An artist's concept of the Gateway, built by commercial and international partners. Image source: NASA.

A one-way trip to the Moon is about three days. Artemis astronauts may land directly on the lunar surface, or they may dock at Gateway, a space station made of commercial components. Unlike the International Space Station, Gateway will have its own solar electric propulsion system, capable of changing its orbit, or even leaving orbit to venture into cislunar space.

Space propulsion will advance, just as ship propulsion advanced from the Age of Sail, to the Age of Steam, the Age of Diesel, and the Age of Nuclear Power.

Artemis plans a semi-permanent crewed habitat at the Moon's South Pole. Robotic probes have collected evidence that frozen water ice may exist in craters there cloaked in permanent darkness.

Columbus and other early European sailors brought fresh water with them, which was used sparingly. Rain water was collected along the way, if it rained at all.

On today's ISS, robotic cargo ships periodically deliver fresh water, although water is constantly recycled, even from sweat and urine.

Much of the ISS food is freeze-dried. It's reconstituted with warm water for consumption.

That's not far off from what the Columbus crews did. Their food was dried, pickled, or salted to last up to a year, although maggots were a constant problem. When it was time to consume the dried food, the sailors added water, just as do the ISS crew.

Dr.

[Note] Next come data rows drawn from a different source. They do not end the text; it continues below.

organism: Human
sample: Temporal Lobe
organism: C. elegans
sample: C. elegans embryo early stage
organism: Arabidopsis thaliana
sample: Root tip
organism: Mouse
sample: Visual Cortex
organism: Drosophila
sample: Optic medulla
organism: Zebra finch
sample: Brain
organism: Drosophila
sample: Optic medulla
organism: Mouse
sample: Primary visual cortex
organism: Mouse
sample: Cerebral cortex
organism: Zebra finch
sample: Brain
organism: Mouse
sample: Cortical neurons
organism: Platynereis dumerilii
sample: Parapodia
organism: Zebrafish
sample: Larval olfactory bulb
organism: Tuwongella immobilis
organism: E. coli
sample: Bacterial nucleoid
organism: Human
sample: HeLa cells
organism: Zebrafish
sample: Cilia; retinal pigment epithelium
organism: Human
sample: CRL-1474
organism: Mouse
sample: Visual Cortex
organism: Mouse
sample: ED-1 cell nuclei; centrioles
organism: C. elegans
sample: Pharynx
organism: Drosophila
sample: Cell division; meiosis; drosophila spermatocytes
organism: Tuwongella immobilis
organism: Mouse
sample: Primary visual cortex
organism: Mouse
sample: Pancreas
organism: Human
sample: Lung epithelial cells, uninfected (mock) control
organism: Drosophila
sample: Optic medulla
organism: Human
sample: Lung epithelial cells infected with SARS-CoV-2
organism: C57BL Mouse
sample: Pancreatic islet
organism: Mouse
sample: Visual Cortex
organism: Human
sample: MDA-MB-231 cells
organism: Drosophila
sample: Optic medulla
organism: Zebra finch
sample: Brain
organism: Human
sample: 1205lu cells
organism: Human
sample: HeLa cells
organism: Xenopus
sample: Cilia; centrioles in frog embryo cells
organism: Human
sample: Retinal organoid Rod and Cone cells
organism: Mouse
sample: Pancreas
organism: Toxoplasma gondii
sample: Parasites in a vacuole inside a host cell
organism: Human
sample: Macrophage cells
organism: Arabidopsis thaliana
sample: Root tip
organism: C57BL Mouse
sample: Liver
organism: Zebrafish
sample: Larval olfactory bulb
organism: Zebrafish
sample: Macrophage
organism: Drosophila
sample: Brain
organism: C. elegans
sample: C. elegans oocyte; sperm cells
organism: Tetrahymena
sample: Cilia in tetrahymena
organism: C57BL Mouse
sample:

Park died in April 2020 at age 89. As did his contemporary, Carl Sagan, Park delighted in debunking pseudoscience, or what he called “voodoo science.”

If I would have had the chance to discuss the matter with him, I might have agreed with him that there was no immediate reason, rational or “romantic,” to send people back to the Moon or to Mars.

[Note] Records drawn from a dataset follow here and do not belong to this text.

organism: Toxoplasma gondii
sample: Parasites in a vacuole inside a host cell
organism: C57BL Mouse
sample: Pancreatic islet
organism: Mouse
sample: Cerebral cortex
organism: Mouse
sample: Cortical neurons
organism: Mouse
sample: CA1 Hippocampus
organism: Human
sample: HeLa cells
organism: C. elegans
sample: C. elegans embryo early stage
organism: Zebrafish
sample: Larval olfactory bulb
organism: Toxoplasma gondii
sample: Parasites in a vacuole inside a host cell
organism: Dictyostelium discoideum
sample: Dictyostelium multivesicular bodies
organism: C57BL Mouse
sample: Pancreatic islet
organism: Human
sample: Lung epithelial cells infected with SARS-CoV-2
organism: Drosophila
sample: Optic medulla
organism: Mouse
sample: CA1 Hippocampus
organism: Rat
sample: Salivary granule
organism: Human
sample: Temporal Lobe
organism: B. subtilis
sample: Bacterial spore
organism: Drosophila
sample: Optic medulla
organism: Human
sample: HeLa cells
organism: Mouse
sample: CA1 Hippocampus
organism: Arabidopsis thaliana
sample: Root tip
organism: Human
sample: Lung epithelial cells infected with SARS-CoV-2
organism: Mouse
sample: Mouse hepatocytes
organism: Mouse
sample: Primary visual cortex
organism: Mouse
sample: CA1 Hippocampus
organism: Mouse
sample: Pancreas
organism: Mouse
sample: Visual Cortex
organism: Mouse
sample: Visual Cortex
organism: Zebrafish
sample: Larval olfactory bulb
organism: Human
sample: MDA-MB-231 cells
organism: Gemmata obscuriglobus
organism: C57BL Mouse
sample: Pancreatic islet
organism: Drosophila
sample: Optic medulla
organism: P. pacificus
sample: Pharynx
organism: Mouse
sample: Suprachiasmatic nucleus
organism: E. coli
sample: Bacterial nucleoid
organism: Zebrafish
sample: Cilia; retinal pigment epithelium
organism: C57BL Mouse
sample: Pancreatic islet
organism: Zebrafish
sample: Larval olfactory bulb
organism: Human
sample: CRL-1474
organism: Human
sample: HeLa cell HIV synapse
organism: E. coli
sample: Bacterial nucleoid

I would, however, have argued that he misinterpreted the nature of the Columbus voyage, and the other great voyages of exploration (and conquest) that were to follow.

The Age of Sail took almost four hundred years to pass. It might take that long for us to figure out how humans can survive on the Moon, Mars, and throughout the solar system.

If we only ever send robots, then we'll never learn how humans can live safely off the planet. It may not be necessary tomorrow, the next decade, or even the next century.

But it is inevitable.

Even when the day comes that artificially intelligent robots can perform the same tasks as a human, they will be in service of humans.

Robots will reduce the risk for the humans to follow.

I would tell Dr. Park, yes, send the drone first if you must.

But the humans must follow.

If not ... Why did you send the drone?